Wednesday, August 22, 2012

Problem with as/400 jdbc driver

While iterating over the resultset obtained from an as/400 datasource today, I was constantly getting this error:
descriptor index not valid
Upon searching for this error, I found its solution that should better be shared with everyone.
The jdbc driver starts the columns from 1 instead of 0 index, so when calling some data from the ResultSet object, such as resultSet.getString(1), the column fetched is the first column, and not the second column as it seems.
It could be nice if the error message explained this problem in a non-cryptic manner. This problem is one of those nagging problems that repeat from time to time(as this api doesn't seem to conform to java conventions in this case).

Tuesday, August 21, 2012

Book Review: Hadoop: The Definitive Guide, Second Edition by Tom White

















Anyone interested in big data management today has at least a passing familiarity with Hadoop, an open source map-reduce algorithm implementation. Here's my review of the second edition of one of the most comprehensive books on the topic.
As a longtime hadoop enthusiast, I already had read the first book, I was interested in finding out what this second edition has in store for the readers.

The book builds over its predecessor and apart from addition of Hive and Sqoop, a case study covering graph visualization in social networks has been added. The hadoop version has been updated, as a developer, I'd recommend latest stable release of hadoop as it is an active project. However, as Tom White is himself a committer in this project, various project insights are added along the way as in the original edition.

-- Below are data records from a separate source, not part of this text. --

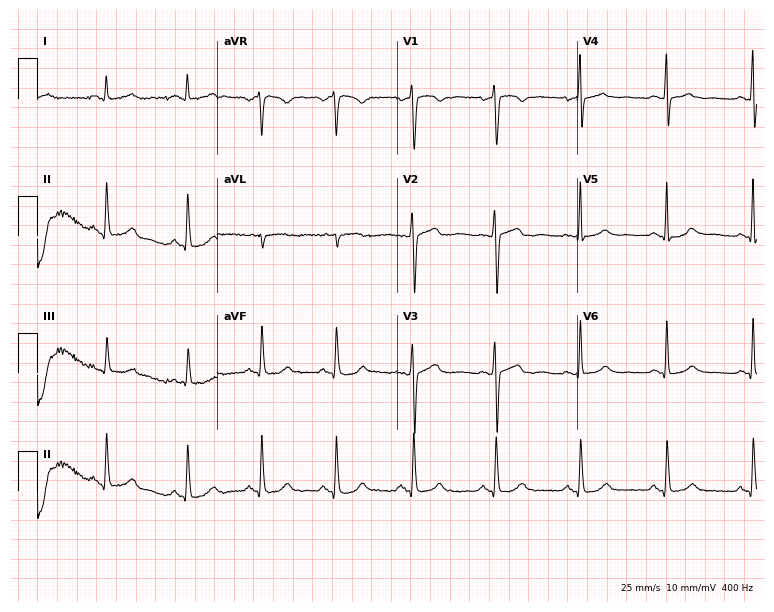
Resting 12-lead electrocardiogram (7.3-second recording at 400 Hz). Patient: a female, 46 years old. Read as a normal ECG.
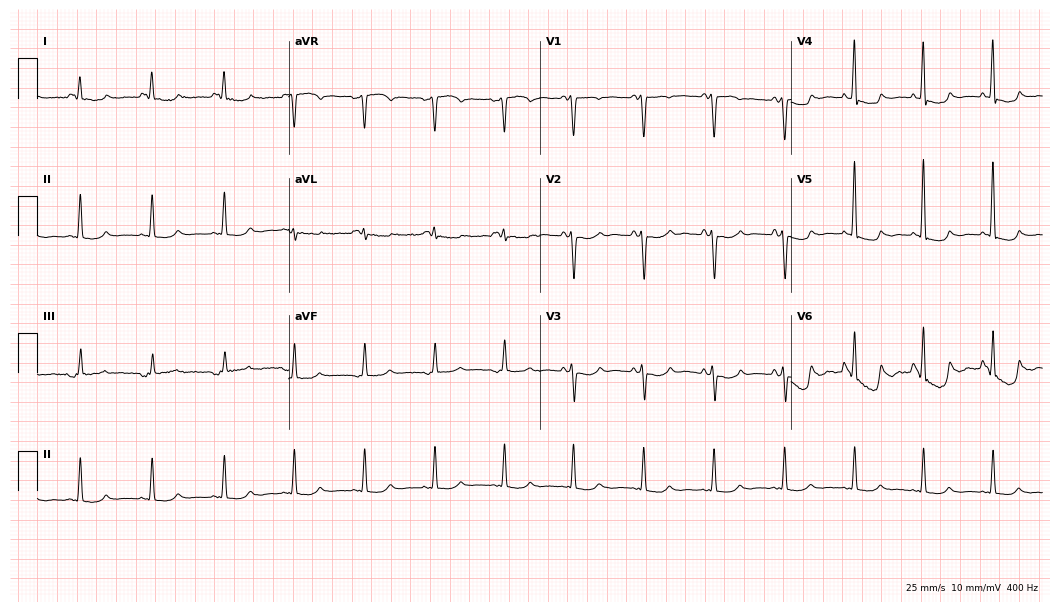
Electrocardiogram (10.2-second recording at 400 Hz), a 43-year-old female. Of the six screened findings (first-degree AV block, right bundle branch block, left bundle branch block, sinus bradycardia, atrial fibrillation, sinus tachycardia), none is recorded. Other findings, if any, are not listed.
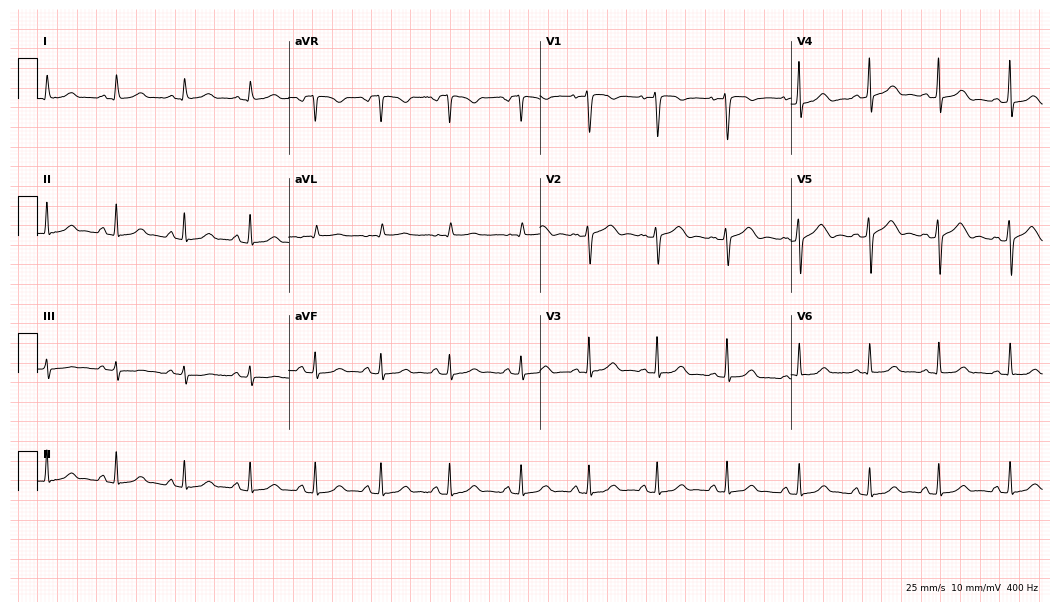
Electrocardiogram (10.2-second recording at 400 Hz), a 30-year-old female. Of the six screened findings (first-degree AV block, right bundle branch block (RBBB), left bundle branch block (LBBB), sinus bradycardia, atrial fibrillation (AF), sinus tachycardia), none is recorded.
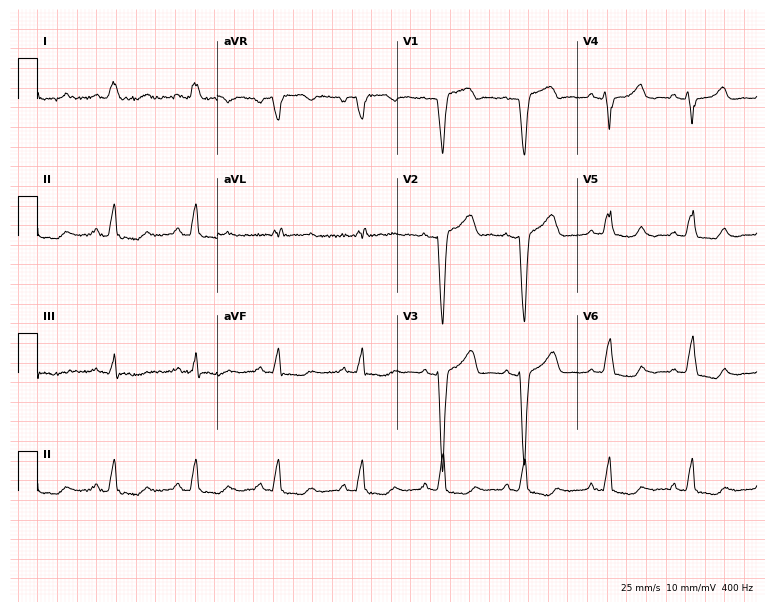
Resting 12-lead electrocardiogram (7.3-second recording at 400 Hz). Patient: a 74-year-old woman. None of these six findings is recorded: first-degree AV block, right bundle branch block, left bundle branch block, sinus bradycardia, atrial fibrillation, sinus tachycardia. Other findings, if any, are not listed.
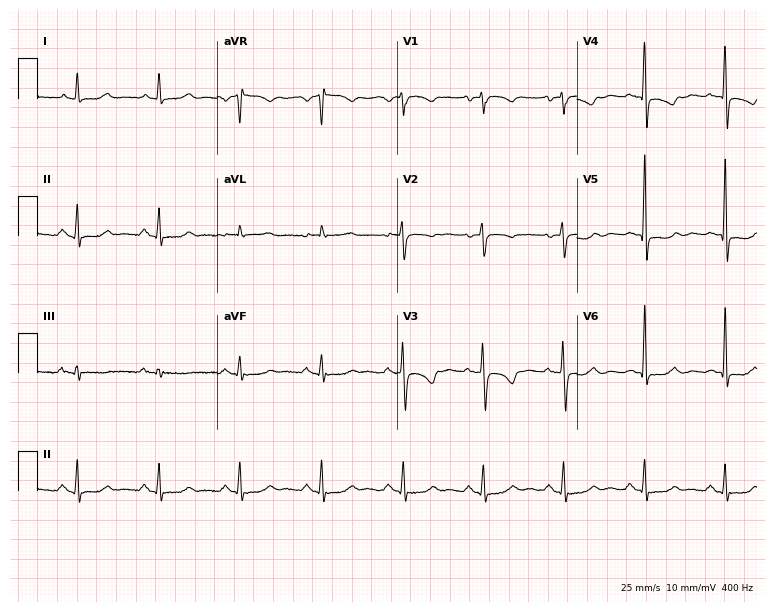
12-lead ECG from a 75-year-old woman. Screened for six findings — first-degree AV block, right bundle branch block, left bundle branch block, sinus bradycardia, atrial fibrillation, sinus tachycardia — none is recorded. Findings outside these six are not listed.

From the first time hadoop adopter's point of view too, this text is an easy to adapt and the learning curve of hadoop is lessened to a great extent.
The book starts by building the context, presenting the history and ecosystem of hadoop and gives its user a high level overview. The underpinings of hadoop, or the mapreduce algorithm and its implementation in hadoop is covered in the next few chapters. This contains practical aspects of running any hadoop application including HDFS file manipulation and map reduce operation in detail. An exhaustive list of mapreduce techniques alongwith their examples are then covered that come up in everyday development while using hadoop api to interface with big data.
Another highlight of this book is the comprehensiveness of running and deploying hadoop in various configurations. Also, closely knit data management tools in the hadoop ecosystem or its sub-projects such as pig, hive, hbase, zookeeper and sqoop have been covered.
This is followed by various case studies that make an interesting read. It was disheartening to see no major updates in the case studies compared to the previous edition .

From a person already having the original edition of this book, the second edition does not have much to cover, but for a person not having read any previous editions, this is a comprehensive book.
Note: This book has been provided to me for reviewing under the Oreilly Blogger Review Program.